EDWARD STAPLEFORD’S LESSEE v. THOMAS HOLLIGER, DAVID BURTON, and NANCY, his Wife, and JOSEPH SPENCER.

Court of Common Pleas of Delaware, Sussex County.
November 23, 1797.

Ejectment for Mount Holly etc. Demise from February 20, 1792, seven years.

Peery and Ridgely for plaintiff. Miller
and Wilson for defendants.

When Peery said they had closed their evidence Miller rose and said defendants would demur upon the evidence Ridgely and Peery then said they would give further evidence.
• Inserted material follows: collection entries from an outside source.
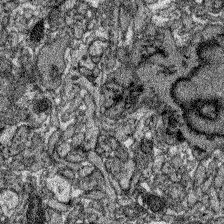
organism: Zebrafish
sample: Larval olfactory bulb
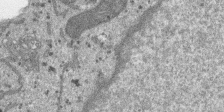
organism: Human
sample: Lung epithelial cells infected with SARS-CoV-2
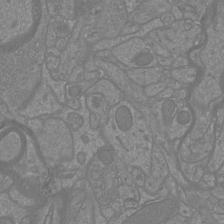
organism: Mouse
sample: Cortical neurons
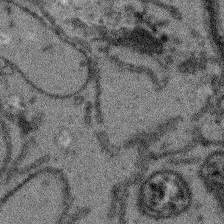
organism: Arabidopsis thaliana
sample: Root tip
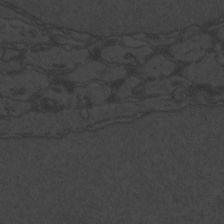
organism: Zebrafish
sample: Macrophage infected with Toxoplasma gondii
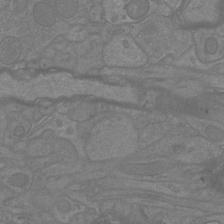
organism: Mouse
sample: Cortical neurons
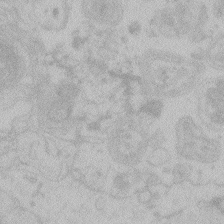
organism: Zebrafish
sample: Macrophage infected with Toxoplasma gondii
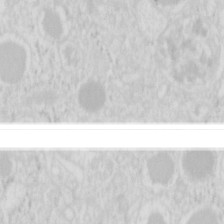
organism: Mouse
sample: Pancreas
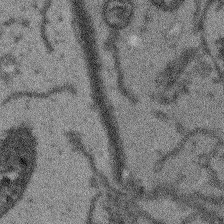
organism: Arabidopsis thaliana
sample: Root tip
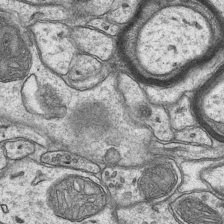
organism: Mouse
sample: CA1 Hippocampus
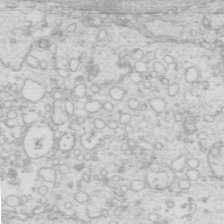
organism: Mouse
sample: Multiciliated cells
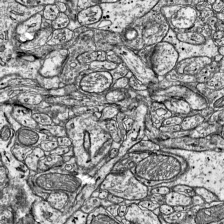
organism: Mouse
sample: Visual Cortex
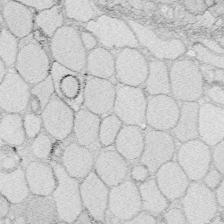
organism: Zebrafish
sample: Whole-Brain
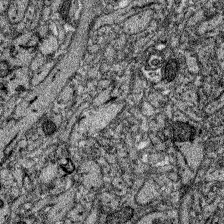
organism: Zebrafish
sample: Larval olfactory bulb
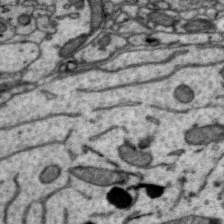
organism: Zebra finch
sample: Brain
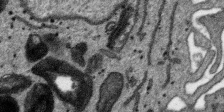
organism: Human
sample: Lung epithelial cells, uninfected (mock) control
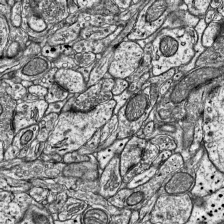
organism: Mouse
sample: Visual Cortex
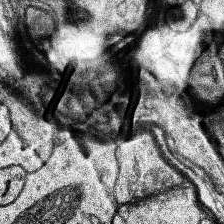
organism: Human
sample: Temporal Lobe
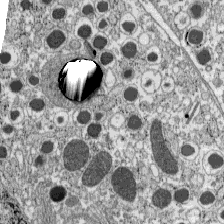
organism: C57BL Mouse
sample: Pancreatic islet
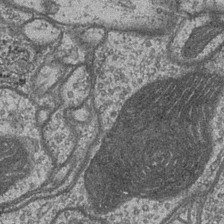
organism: Drosophila
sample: Optic medulla
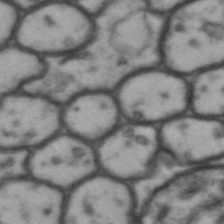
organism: Drosophila
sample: Brain
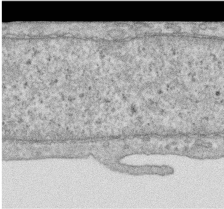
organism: Human
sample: Centriole in RPE cells
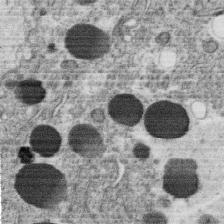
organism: C. elegans
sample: C. elegans oocyte; sperm cells
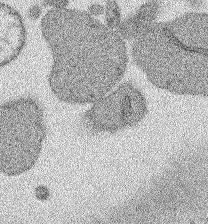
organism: Human
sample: HeLa cells
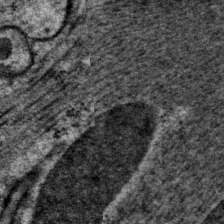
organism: P. pacificus
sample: Pharynx
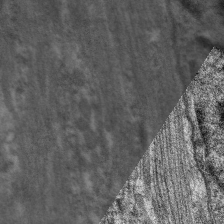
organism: C. elegans
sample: Pharynx
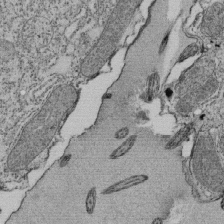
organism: Tetrahymena
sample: Cilia in tetrahymena
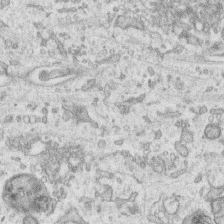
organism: Human
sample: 1205lu cells
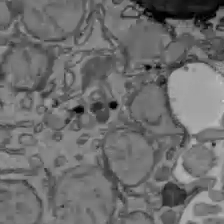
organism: C57BL Mouse
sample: Liver
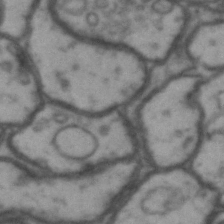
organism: Drosophila
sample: Brain
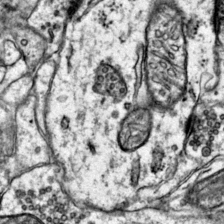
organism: Mouse
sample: Primary visual cortex
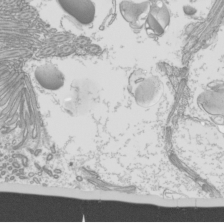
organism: Mouse
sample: Cilia; mouse epididymis
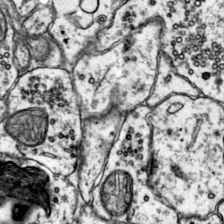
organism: Mouse
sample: Primary visual cortex
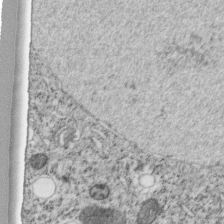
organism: C. elegans
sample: C. elegans embryo early stage
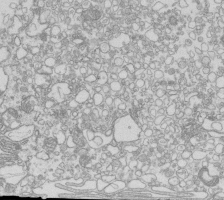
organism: Mouse
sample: Macrophages
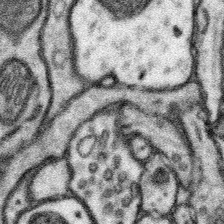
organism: Mouse
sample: Somatosensory cortex neuropil
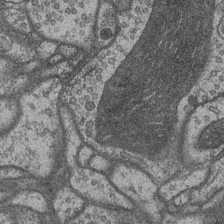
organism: Drosophila
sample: Optic medulla
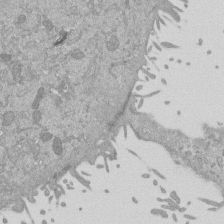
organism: Mouse
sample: ED-1 cell nuclei; centrioles
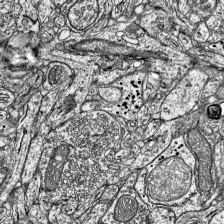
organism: Mouse
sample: Visual Cortex
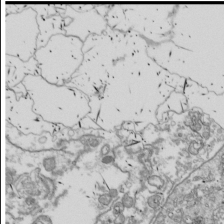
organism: Drosophila
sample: Cell division; meiosis; drosophila spermatocytes
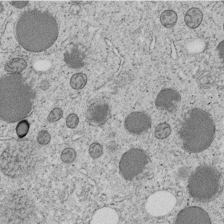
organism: C. elegans
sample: C. elegans embryo early stage
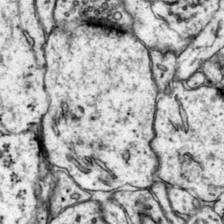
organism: Mouse
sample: Primary visual cortex
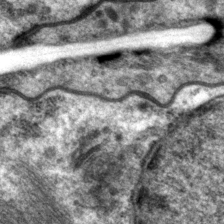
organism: P. pacificus
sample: Pharynx
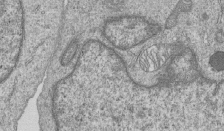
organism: Human
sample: MDA-MB-231 cells
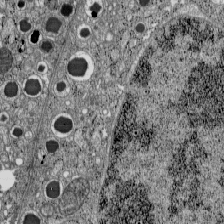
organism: C57BL Mouse
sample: Pancreatic islet
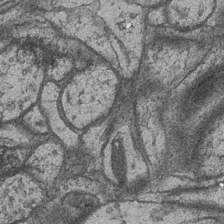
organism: Drosophila
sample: Optic medulla
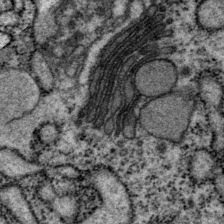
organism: P. pacificus
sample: Pharynx
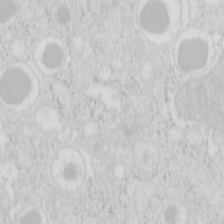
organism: Mouse
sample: Pancreas
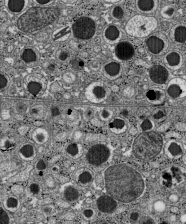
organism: C57BL Mouse
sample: Pancreatic islet
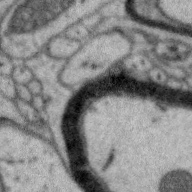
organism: Zebra finch
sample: Brain
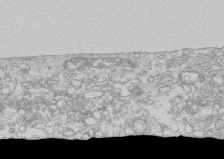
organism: Human
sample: CRL-1474
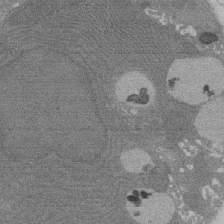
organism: Rat
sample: Salivary granule
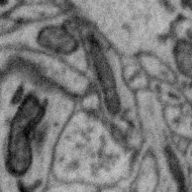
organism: Zebra finch
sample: Brain
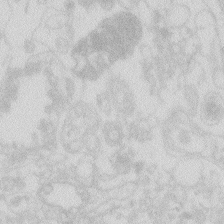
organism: Zebrafish
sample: Macrophage
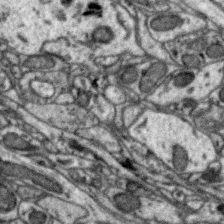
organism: Zebra finch
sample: Brain
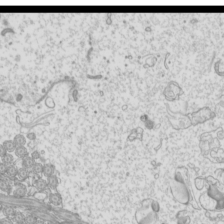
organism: Mouse
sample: Cilia; mouse epididymis
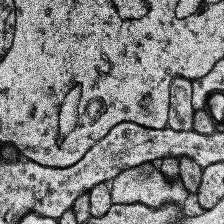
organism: Human
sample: Temporal Lobe
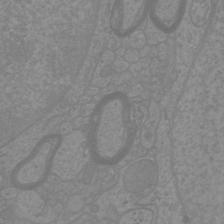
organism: Mouse
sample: Cortical neurons
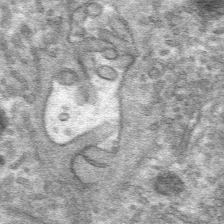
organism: Mouse
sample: Mouse hepatocytes
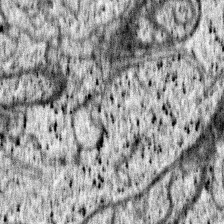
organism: Human
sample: HeLa cells
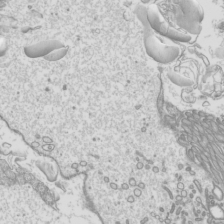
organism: Mouse
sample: Cilia; mouse epididymis
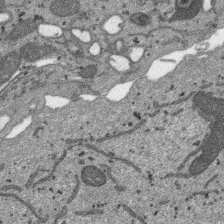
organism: Human
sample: Lung epithelial cells infected with SARS-CoV-2
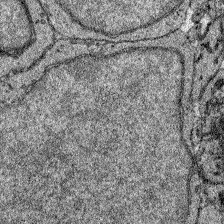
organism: Zebrafish
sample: Larval olfactory bulb
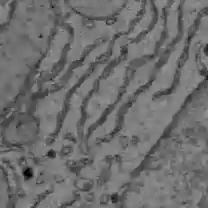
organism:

Miller mentioned the case of Hudson and Townsend, and said they were too late.

Ridgely and the Court said it had been decided in New Castle County, and BASSETT, C. J., said, “Gentlemen are you done?” Plaintiff’s counsel said, “No.” “Then,” said he, “go on.”

Defendants’ witness was asked his knowledge of the existence and situation of a fence on the lands in dispute.

BASSETT, C. J.

We have repeatedly told you, you shall give no evidence of a thing not laid down upon the plots.

Plaintiff showed a legal title down to and in Thomas Gordon’s wife and Sarah Stapleford, who by deed, November 26, 1748, conveyed to Thomas Stapleford and John Walton as joint tenants. There was no private examination of Gordon’s wife (on which subject defendants cited 2 Com.Dig. 91, 1 Bac.Abr. 301,

Page 164

Pow.Con. 59, 68). Walton died first, and then Stapleford divided with his executors, whom Walton had directed to sell. Plaintiff urged that a partition among joint tenants could only be by deed, Co.Litt. s. 250 (p. 169a), and that land would not pass by the will of a joint tenant, 4 Com.Dig. 71. Defendants’ possession began with this division nearly fifty years ago, and [they] relied on their possession, [2] Esp.N.P. 432 or 2 Esp.N. P. 135.[1]

BASSETT, C. J. Gentlemen, in this cause there are two points. No doubt the deed from Gordon and wife and Stapleford to Stapleford and Walton created a joint tenancy, and the law is clear that upon the death of the one the estate survived to the other. A purchase by two jointly seems as if upon a wager the longest liver takes the whole, but they may divide during their lives, but it must be by deed; otherwise, the joint estate must survive, nor can a joint tenant devise his jointure, for the devise cannot take effect until death of devisor, and then the estate has gone by survivorship. Joint tenant devises and then severs, the devise is void. 3 Burr. 1488. Unless a partition is made by deed, the survivor takes the whole.

As to limitation, much has been said on both sides; where there is a possession it is sufficient for a plaintiff or defendant, but it must be clearly proved, and it must be peaceable. If you are of opinion defendant has had this peaceable and quiet possession, you must find for defendant; but you must be satisfied, and we shall not throw out anything to affect that question.

There has been no testimony of a division until after the death of John Walton. If a partition could then have been made, it would have had no effect.

There was a verdict for the defendants.

[1] The first reference is to the edition of 1793; the second is the same reference in the edition of 1789.